Her feet found a trail she remembered; it took her through a pasture rising gradually beneath a dim drizzle of moon. She ran two miles, three, her bones aching, her heels bruised, her lungs on slow bake. Cold air from the mountain crests whispered through waves of tall conifer rising abruptly ahead of her. Sanctuary. She limped into the trees, slowed but determined not to quit until she'd put even more miles between her and the ranch.
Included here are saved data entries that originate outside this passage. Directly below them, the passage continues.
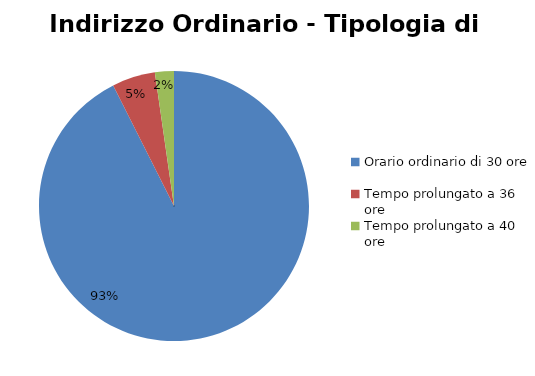
| Category | Series 0 |
|---|---|
| Orario ordinario di 30 ore | 32391 |
| Tempo prolungato a 36 ore | 1808 |
| Tempo prolungato a 40 ore | 794 |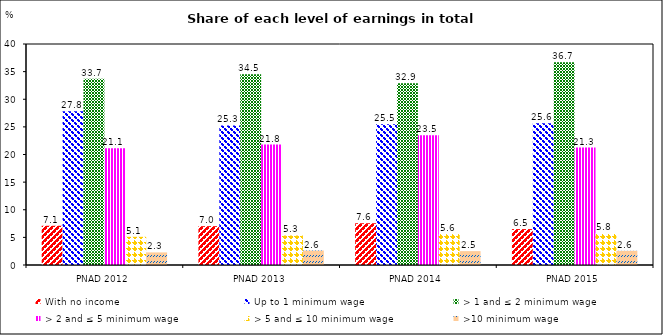
| Category |  With no income | Up to 1 minimum wage | > 1 and ≤ 2 minimum wage | > 2 and ≤ 5 minimum wage |  > 5 and ≤ 10 minimum wage | >10 minimum wage |
|---|---|---|---|---|---|---|
| PNAD 2012 | 7.1 | 27.82 | 33.71 | 21.13 | 5.1 | 2.28 |
| PNAD 2013 | 7.03 | 25.27 | 34.54 | 21.8 | 5.34 | 2.62 |
| PNAD 2014 | 7.56 | 25.47 | 32.91 | 23.48 | 5.59 | 2.51 |
| PNAD 2015 | 6.5 | 25.64 | 36.7 | 21.25 | 5.76 | 2.57 |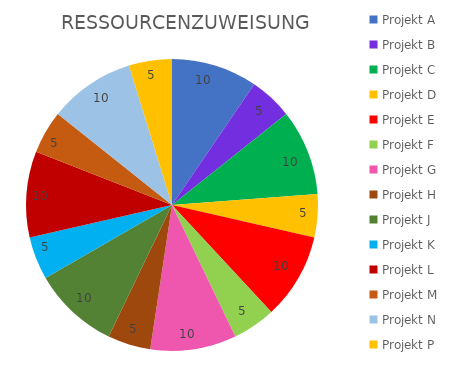
| Category | Series 0 |
|---|---|
| Projekt A | 10 |
| Projekt B | 5 |
| Projekt C | 10 |
| Projekt D | 5 |
| Projekt E | 10 |
| Projekt F | 5 |
| Projekt G | 10 |
| Projekt H | 5 |
| Projekt J | 10 |
| Projekt K | 5 |
| Projekt L | 10 |
| Projekt M | 5 |
| Projekt N | 10 |
| Projekt P | 5 |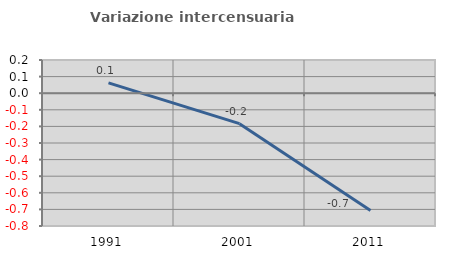
| Category | Variazione intercensuaria annua |
|---|---|
| 1991.0 | 0.063 |
| 2001.0 | -0.184 |
| 2011.0 | -0.707 |

She was afraid they'd still find her if-
when
–they searched. But she'd get away. She wasn't having any more bloody cold-war games. Let them kill each other. No one was going to get another chance at her.
But it was too dark, she found, to keep on without risking calamity.
After a couple of painful scrapes she realized that the forest floor was littered with fallen trees, each with stubs of branches that could rip her apart if she fell on them. She heard water splashing and cautiously located a cove that had promise: moss ledges, a cold drink, a jumble of boulders that still held some heat from the day. She pressed in between two of them and sat with her knees up, trying not to dwell on what might be coming around, soundlessly, in the dark.
In ten minutes she was fast asleep.
"C
ome on out, Raun."
Her eyes opened a fraction, squeezed shut involuntarily as the light proved too bright. It was angled down at her, filling the cleft of rock in which she'd hidden.
How?
she thought numbly. Her heart felt cold and sore. She held up both hands, defensively, fingers acting as shutters. In front of the light she saw the clouded breath of Matthew Jade's horse, the prick of his ears, a big walnut eye. He snorted as if an insect had flown up his nose, and stepped restlessly in and out of hock-deep water.
"Rimmy, hold." Jade got down and, throwing the light to one side instead of full in her face, came closer. Raun got up stiffly. She wouldn't look at him, though he'd cleaned himself up and put on warm clothes for night riding. She shook her head in anger.
"You couldn't have found me this fast. Not at night. It. . . it just isn't human."
He turned on the radio receiver which he wore on a shoulder strap. It beeped loudly and rapidly.
"Every piece of clothing I gave you has a transponder about the size of a dime sewn into it. The battery is good for two weeks."